Château Sociando-Mallet is an unclassed Bordeaux wine producer from the appellation Haut-Médoc. The winery is located on the Left Bank of the Bordeaux wine regions, in the commune of Saint-Seurin-de-Cadourne north of Saint-Estèphe, France. Despite its estimation as a producer of high quality wine, it was neither ranked in the Bordeaux Wine Official Classification of 1855 (not existing at the time), nor is it listed among Médoc's Cru Bourgeois, due to a decision of its owner Jean Gautreau not to enter it for such classification.

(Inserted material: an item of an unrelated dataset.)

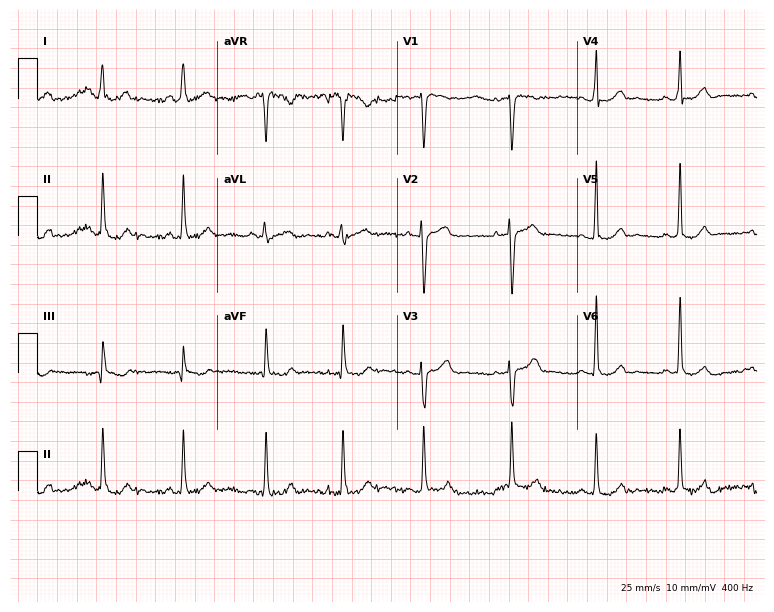
Electrocardiogram (7.3-second recording at 400 Hz), a 20-year-old female. Overall reading on record: normal ECG.

The winery also produces a second wine named La Demoiselle de Sociando-Mallet.

==History==
Situated on what was in 1633 the residence of a Basque nobleman named Sièvre Sociando, the first documentation of the estate mentions its nobles terres. After its acquisition around 1850 by Madame Mallet, it was recorded in the 1883 edition of Cocks & Féret along with Château Verdignan as the leading cru of Saint-Seurin.

Sociando-Mallet was a forgotten and derelict property of vastly reduced land by the time it was bought by Jean Gautreau, a négociant from Lesparre, in 1969. The estate has since seen considerable expansion and modernisation, and enjoys high prices and a good reputation in today's wine market.

==Production==
The vineyard extends to 50 hectares, with the grape varieties of 55% Cabernet Sauvignon, 40% Merlot and 5% Cabernet Franc. An average of 20,000 cases of the Grand vin are produced per year.